Exercise ▸ Go through the records and count every line that holds "Paulista". Only the number belongs in the reply.

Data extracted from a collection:
###
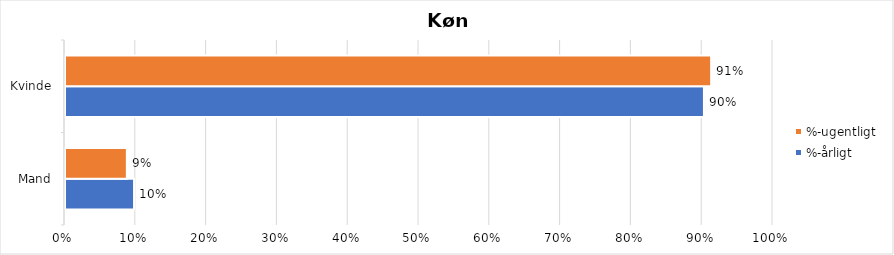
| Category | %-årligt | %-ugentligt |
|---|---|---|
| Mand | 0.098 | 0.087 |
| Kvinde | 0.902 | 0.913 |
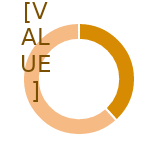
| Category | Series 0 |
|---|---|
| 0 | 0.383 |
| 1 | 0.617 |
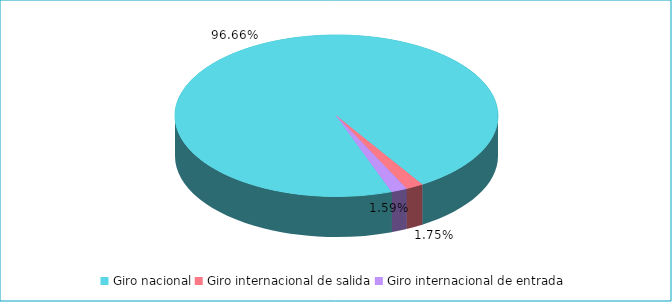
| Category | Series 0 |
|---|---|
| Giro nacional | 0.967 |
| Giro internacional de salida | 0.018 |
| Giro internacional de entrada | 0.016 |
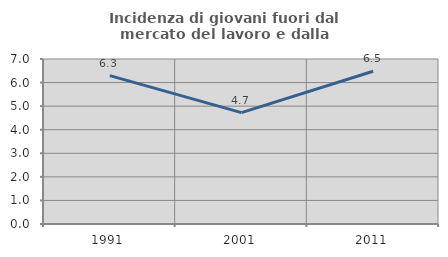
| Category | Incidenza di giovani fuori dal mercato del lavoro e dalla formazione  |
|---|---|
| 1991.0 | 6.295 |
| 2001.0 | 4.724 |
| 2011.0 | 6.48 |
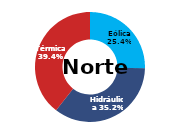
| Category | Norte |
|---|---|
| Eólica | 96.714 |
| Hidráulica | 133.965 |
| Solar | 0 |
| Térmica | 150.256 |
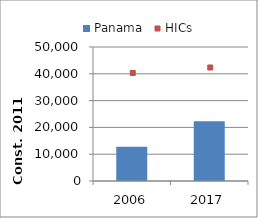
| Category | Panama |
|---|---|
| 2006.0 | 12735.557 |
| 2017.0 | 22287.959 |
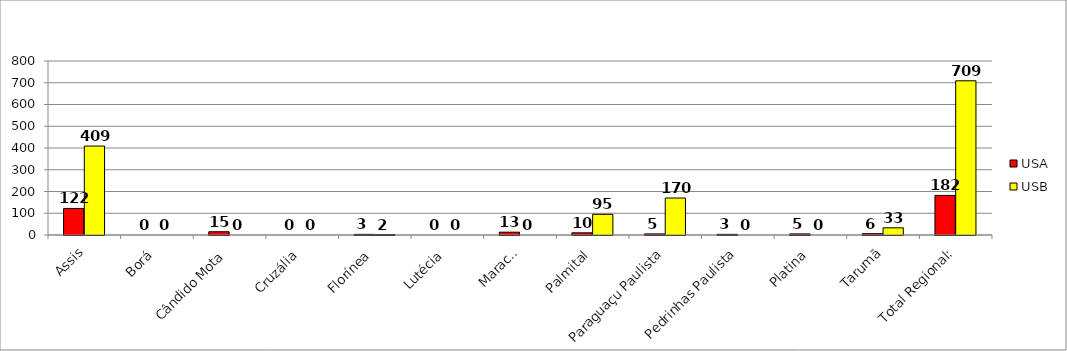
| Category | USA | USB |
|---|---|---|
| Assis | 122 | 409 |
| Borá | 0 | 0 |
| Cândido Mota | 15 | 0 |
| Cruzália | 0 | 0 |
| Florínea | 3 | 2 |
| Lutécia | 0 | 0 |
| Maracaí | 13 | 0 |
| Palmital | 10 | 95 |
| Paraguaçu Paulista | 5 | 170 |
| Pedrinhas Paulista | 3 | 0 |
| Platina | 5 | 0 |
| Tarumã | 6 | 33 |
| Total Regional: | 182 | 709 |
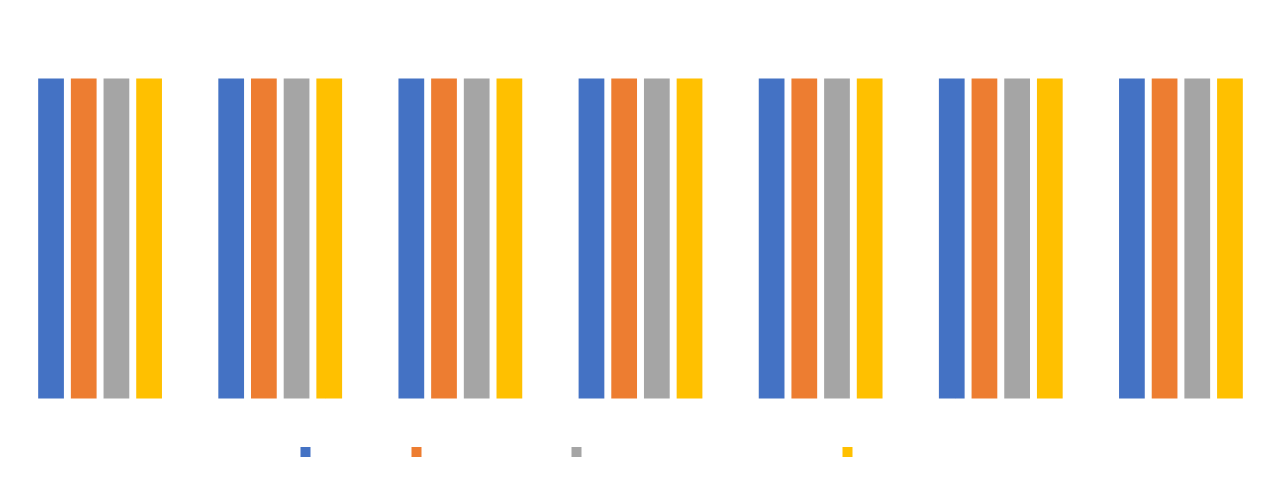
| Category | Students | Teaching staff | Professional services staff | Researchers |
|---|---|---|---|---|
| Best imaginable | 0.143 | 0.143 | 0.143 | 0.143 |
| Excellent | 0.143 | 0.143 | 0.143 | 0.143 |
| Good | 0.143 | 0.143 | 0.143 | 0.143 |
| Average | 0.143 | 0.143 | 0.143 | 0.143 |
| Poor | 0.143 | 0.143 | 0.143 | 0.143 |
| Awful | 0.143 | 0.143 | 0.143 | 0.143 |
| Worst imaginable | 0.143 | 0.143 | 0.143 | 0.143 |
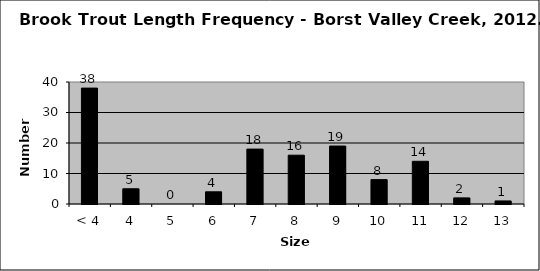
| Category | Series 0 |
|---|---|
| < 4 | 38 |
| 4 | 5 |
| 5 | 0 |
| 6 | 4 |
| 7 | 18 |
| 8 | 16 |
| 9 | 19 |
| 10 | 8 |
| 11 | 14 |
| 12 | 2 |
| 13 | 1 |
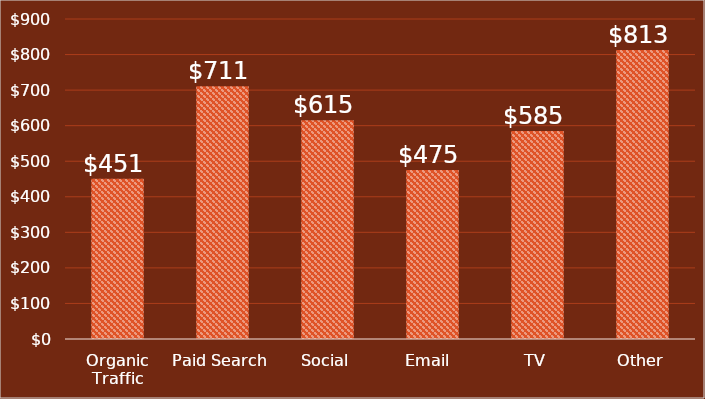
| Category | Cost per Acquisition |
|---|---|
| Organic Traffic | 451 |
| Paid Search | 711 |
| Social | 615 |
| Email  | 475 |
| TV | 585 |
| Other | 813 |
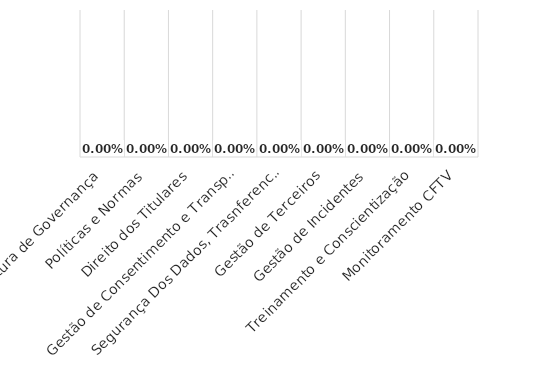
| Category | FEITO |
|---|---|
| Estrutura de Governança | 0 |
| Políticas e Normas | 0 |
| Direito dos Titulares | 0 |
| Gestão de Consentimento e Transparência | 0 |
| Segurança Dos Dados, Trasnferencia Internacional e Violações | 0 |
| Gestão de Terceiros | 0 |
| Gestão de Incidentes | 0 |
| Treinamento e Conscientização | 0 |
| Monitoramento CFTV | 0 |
###
Solution below ▸ 2